Cisco's public cloud entry is going to cut into the public cloud business of Amazon Web Services and other players, said Phelps. "I believe Cisco is going to be a real factor," he said. "We have invested millions into the Cisco business, and we are going to continue to invest to support that business. Cisco gets it. They understand that partner profitability is essential to a healthy ecosystem."

HP, meanwhile, used its partner conference as a stage for introducing a new PartnerOne program for cloud, aimed at getting more partners to make the transition to selling cloud solutions. What's more, HP CEO Meg Whitman appealed to partners to pick HP as its primary vendor in the new style of IT era.

One Cisco and HP partner, who asked not to be named, said he sees HP making big investments in partners and that his organization is now looking at partnering more closely with HP.

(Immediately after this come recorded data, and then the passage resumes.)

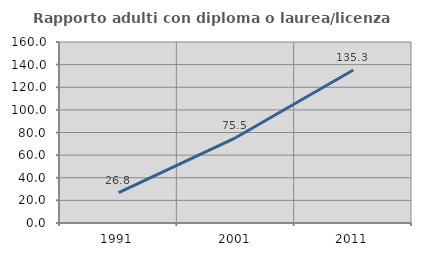
| Category | Rapporto adulti con diploma o laurea/licenza media  |
|---|---|
| 1991.0 | 26.778 |
| 2001.0 | 75.547 |
| 2011.0 | 135.278 |
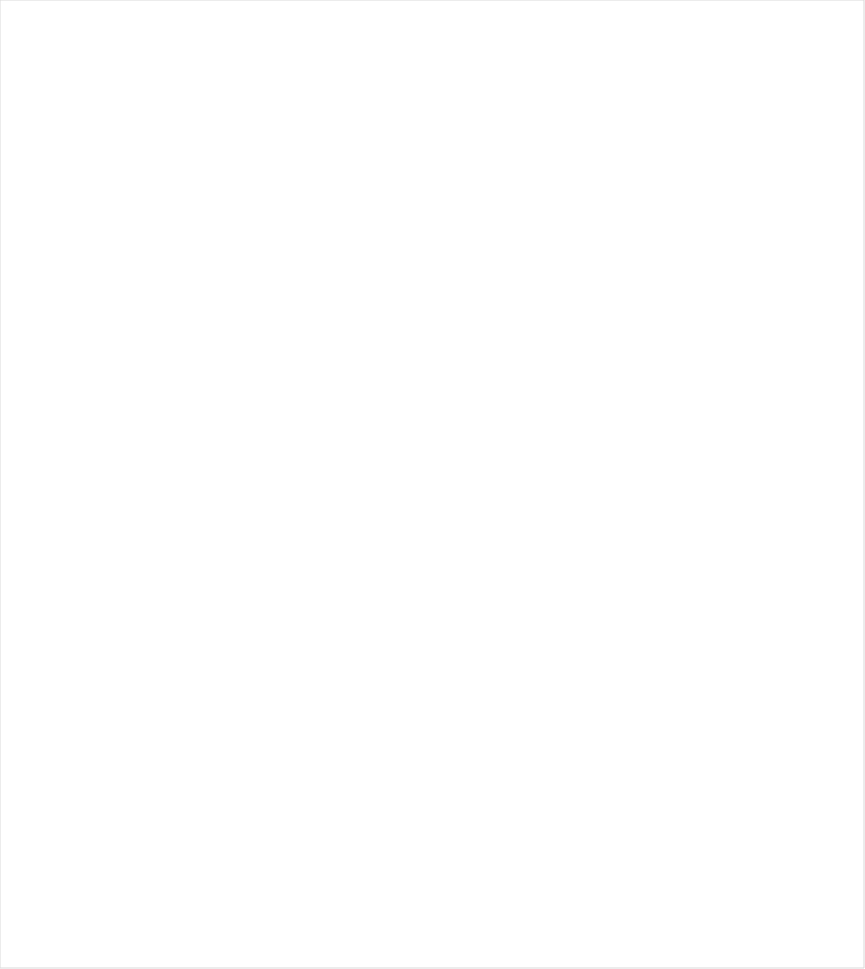
| Category | Series 0 | Series 1 | Series 2 |
|---|---|---|---|
| 0 | 1 | 1 | 1 |

"We feel that the technology is very good coming out of HP and that we are getting great access to the top [executives] of their organization," said the partner.

The CEO for another Cisco and HP partner, who shuttled between the two partner conferences this week, said he views Cisco CEO John Chambers' long-standing commitment to the channel as a big advantage over HP. "Cisco has built the whole business over the last 20 years on partners," said the CEO. "What HP does is talk about what they are going to do. They talk about the commitment but they haven't demonstrated the level of commitment that Cisco has over the last 20 years."